Australian small businesses look for alternatives to fund growth

A record number of Australian small businesses are ditching traditional bank loans to fund growth and generate cash flow.

“Around 75% of businesses who come to us looking for invoice financing need the extra cash flow because they’re in a period of high growth,” says Angus Sedgwick, CEO of Optipay.
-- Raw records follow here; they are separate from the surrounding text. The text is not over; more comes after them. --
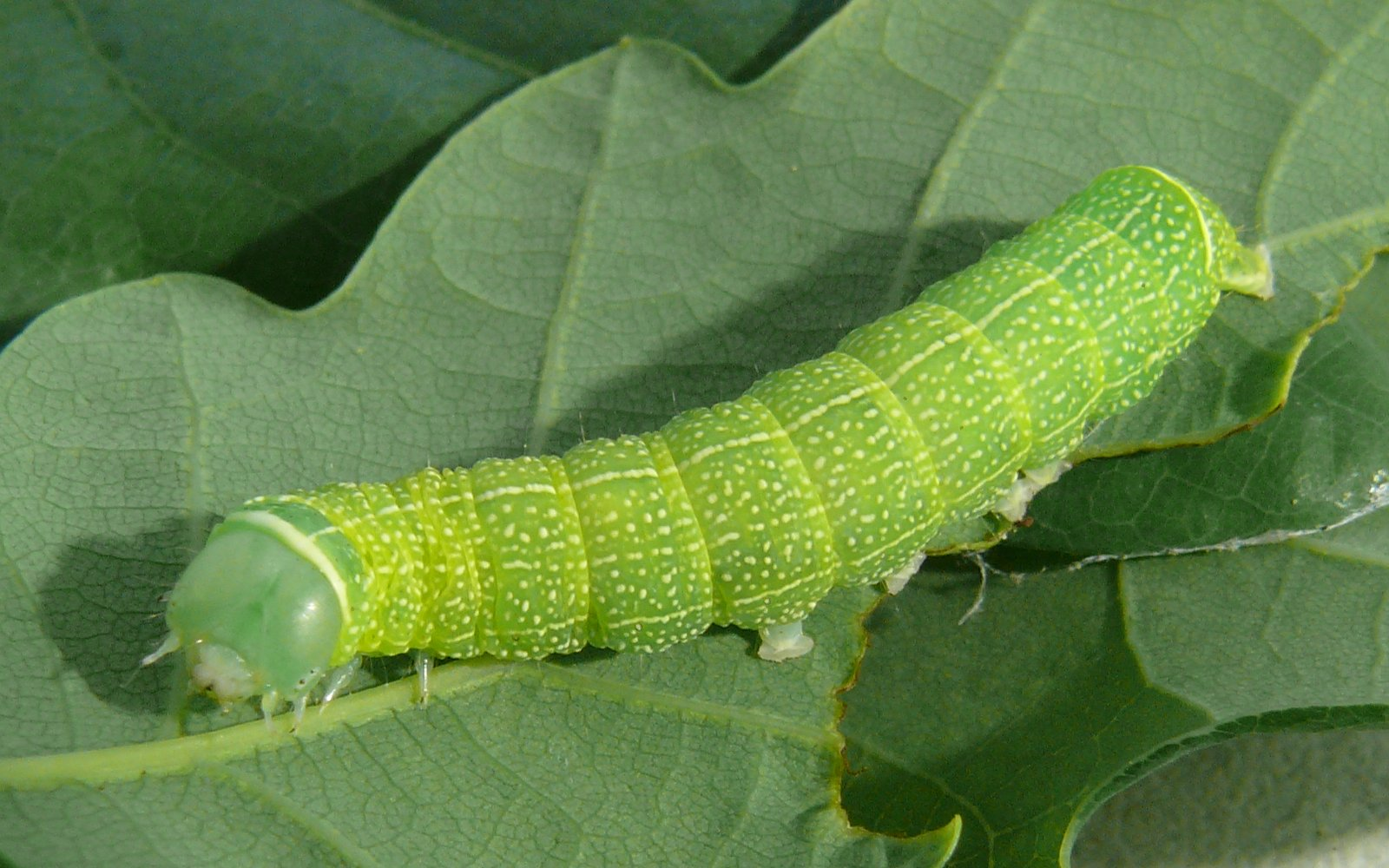 Orthosia cerasi (Fabricius, 1775)
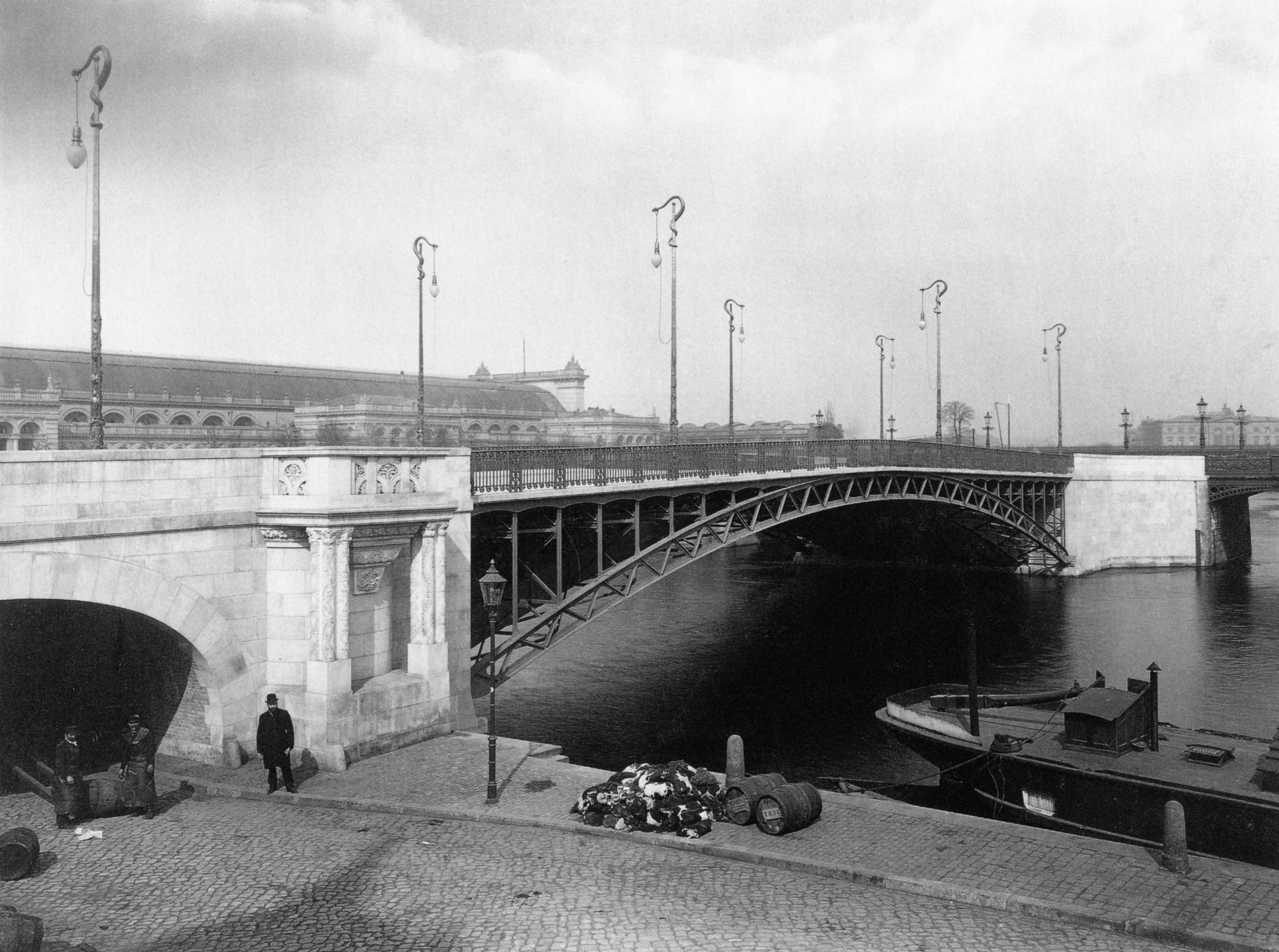 Alsenbrücke in Berlin
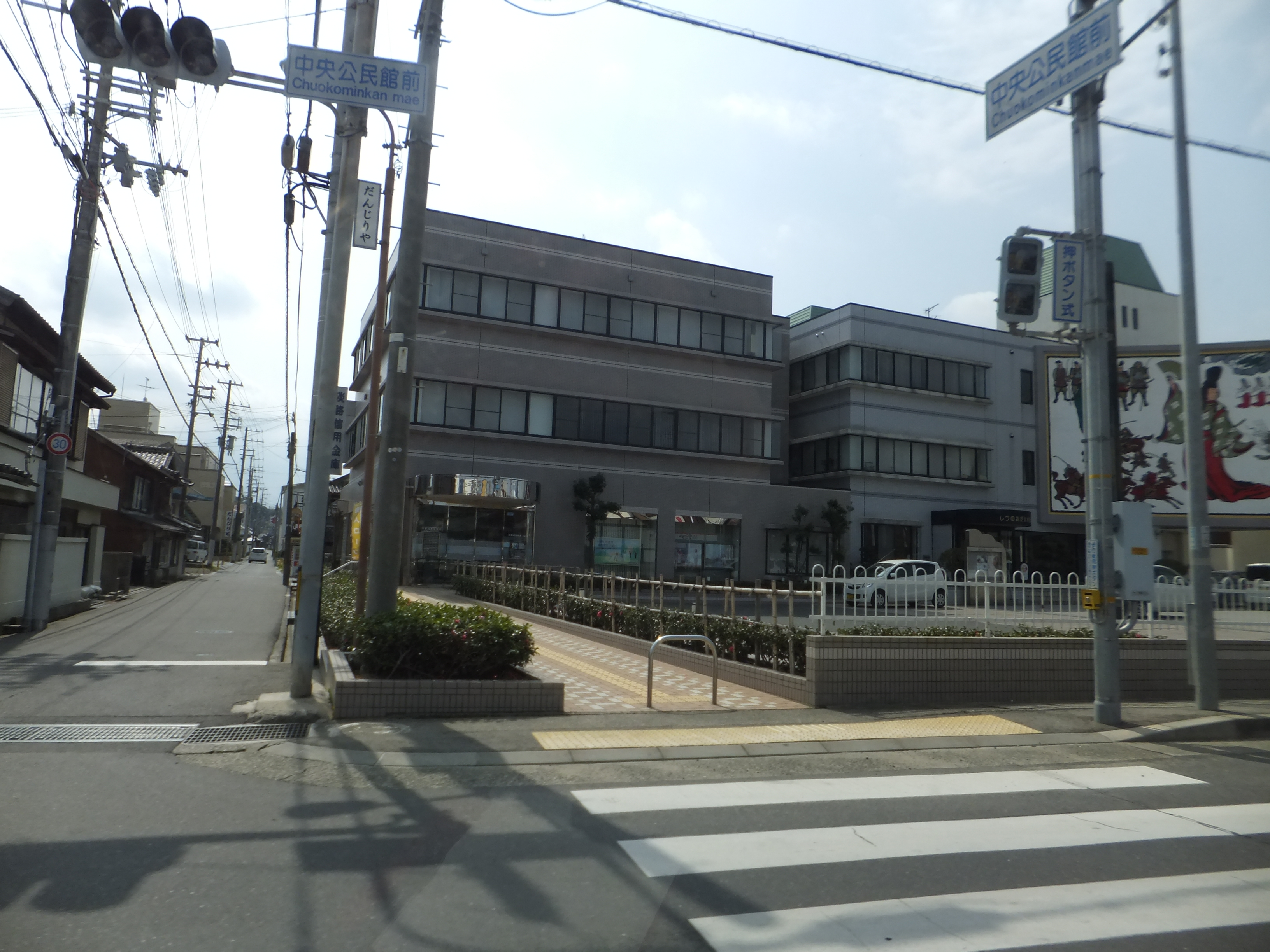 淡路信用金庫志筑支店
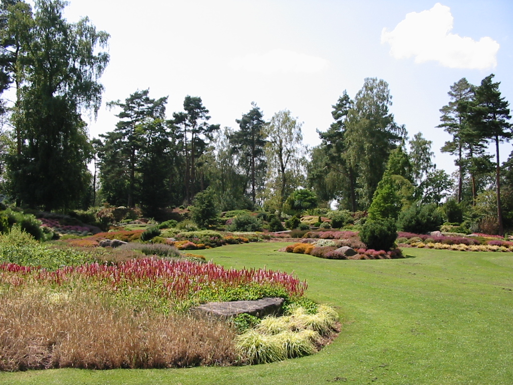 Jardin botanique (botanical garden) des Vosges Commune de Ban-de-Sapt (88210), France Photographie personnelle prise le 18 août 2005. Copyright © Christian Amet
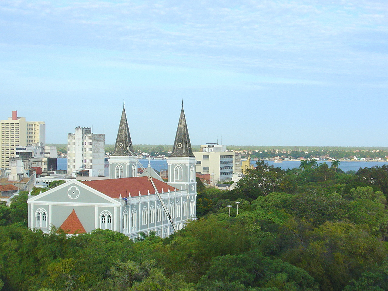 Parque Teófilo Dantas, que abriga a Metropolitana de Aracaju.
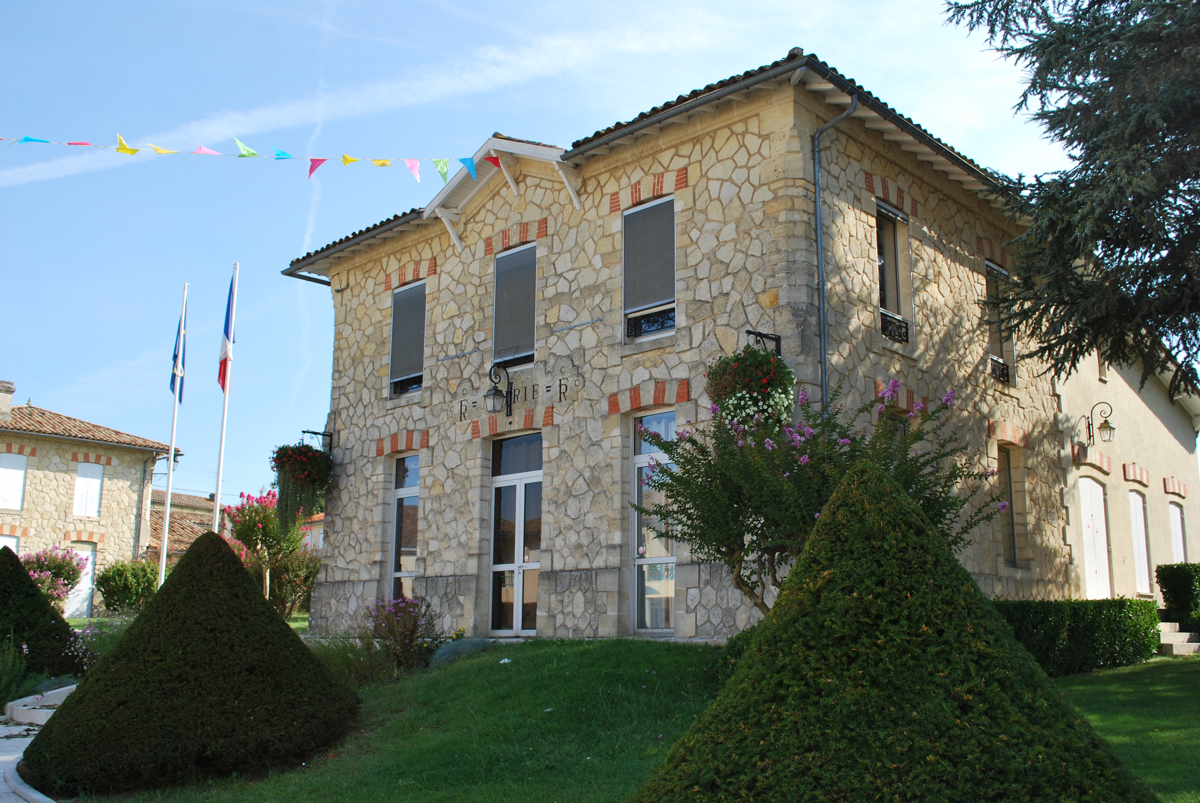 St Sulpice-de-Faleyrens Mairie
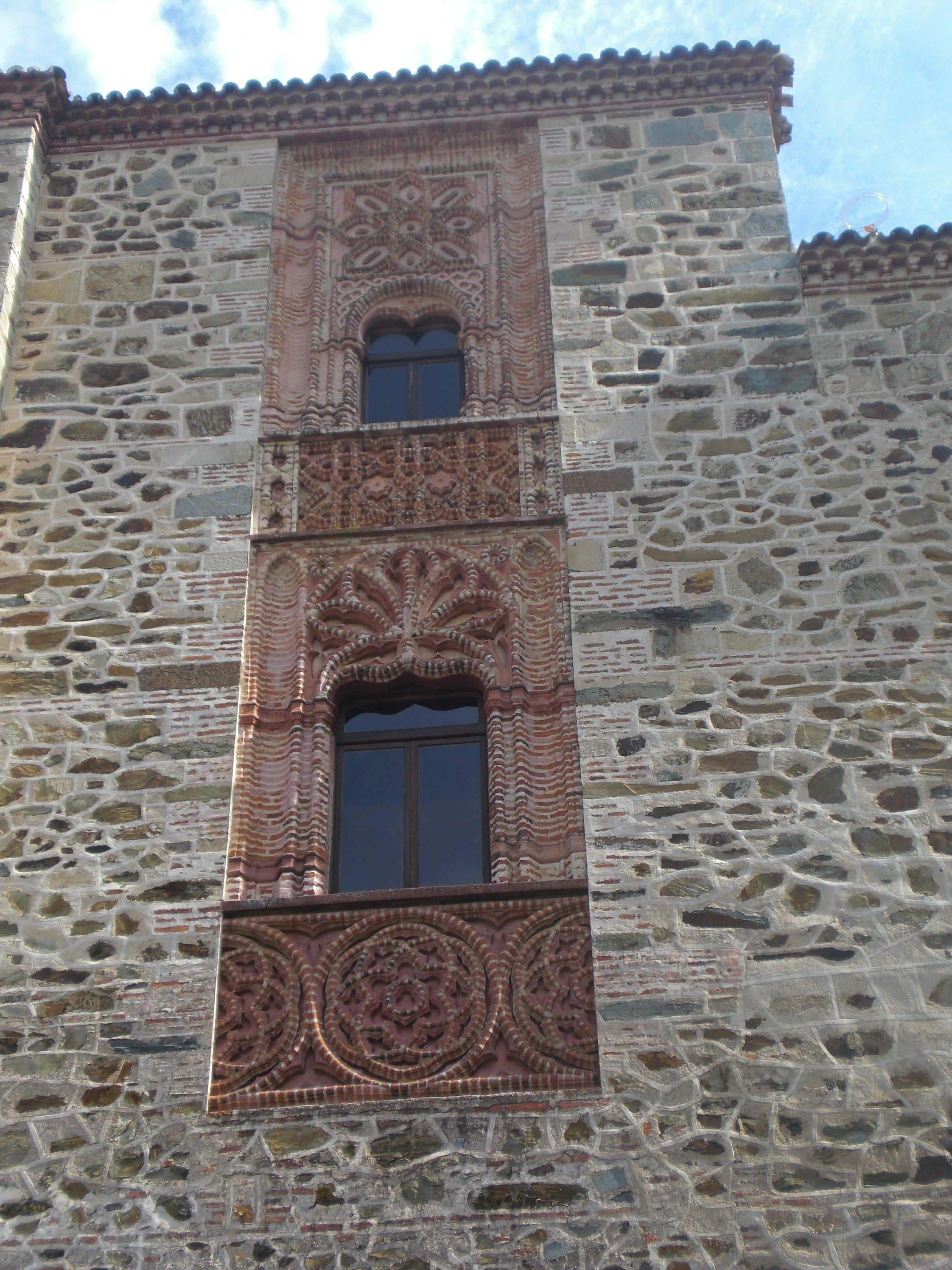 fenestro
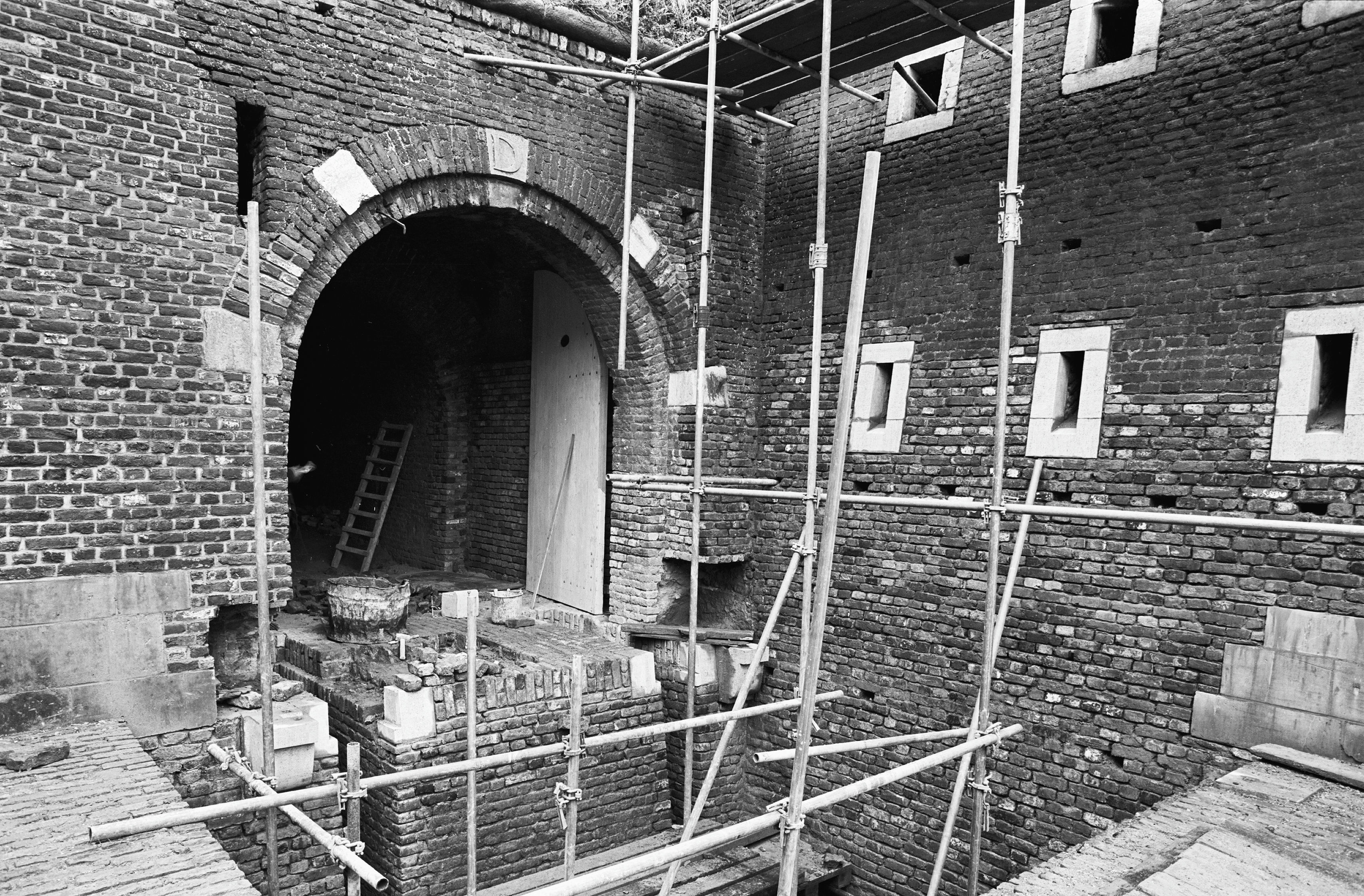 Restauratie van sortie D, tussen de linkerflank van bastion Holstein (links) en de rechterflank van bastion Erfprins, Linie van Du Moulin, Frontenpark, Maastricht. Voor de poortdoorgang een valkuil, waarover een valbrug lag. Rechtsonder: schietgaten. Rechtsboven: rookkanalen voor de kruitdampen.
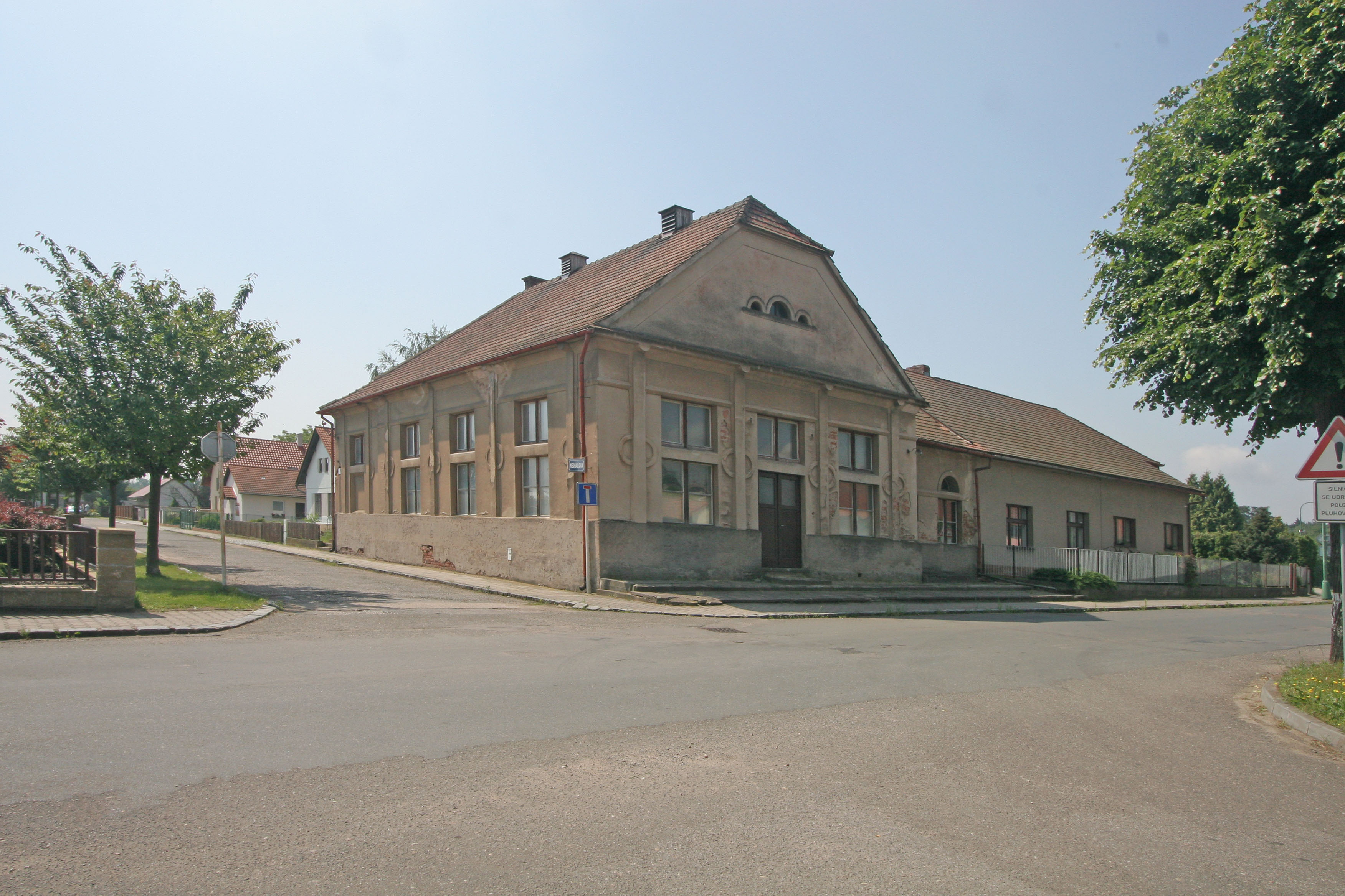 Čeperka čp. 2

“Traditionally business owners were limited with their options for business finance and a bank loan was the go-to solution but Australian SME owners are wiser in 2022 and they’re realising there are other options,” adds Mr Sedgwick.

A recent report from Judo Bank* found nearly half of Australian SME’s are seeking to grow their business, but one in four have been turned away from accessing new funding.

The report also found banks are taking on average 42 days to discharge loans when an SME switches lenders, inhibiting quick access to funds.

“The problem some businesses run into with a bank loan is that they’re growing so rapidly over a 6 month period that suddenly the approved loan isn’t enough and it can be virtually impossible to get that loan increased,” says Mr Sedgwick.

The demand for invoice financing has more than doubled since early 2018 with 16.3% of SME’s taking out a new invoice finance facility in the past 12 months compared to 7.6% three years ago.

“When a business is going through a rapid growth phase it needs cash as they might be taking on new contracts, new employees, upscaling machinery and possibly needing new premises so they’re spending money before they make any – and invoice financing can bridge that gap.”

“Invoice finance is an advance on the money owed from a business’ outstanding invoices like a revolving line of credit – effectively unlocking the cash tied up in the accounts receivable ledger. 

“An invoice finance company will pay up to 90% of the verified outstanding invoice value, often within 24 hours. It effectively bridges the cash flow gap between a sale being made and cash for that sale actually being received.”

“It allows financial controllers to be very accurate with their cash flow and budgeting because if they have invoice financing, they know when they hit their forecast sales they can get at upto 90% of that in cash immediately, allowing them to plan for expenditure, input and purchasing for future sales.”

Optipay (former TIM Finance) has seen a two-fold increase in businesses enquiring about invoice financing compared to the same time last year with most of the interest coming from the manufacturing and wholesale trade industries.

“The best type of business for us to take on is a growing one. They’re running efficiently, they’ve got good cash flow and they’re making strong sales.”

“Unlike a bank, we don’t look at your historical financial performance and are not focussed on your debt to equity ratio and serviceability, we instead look at what your current sales are.”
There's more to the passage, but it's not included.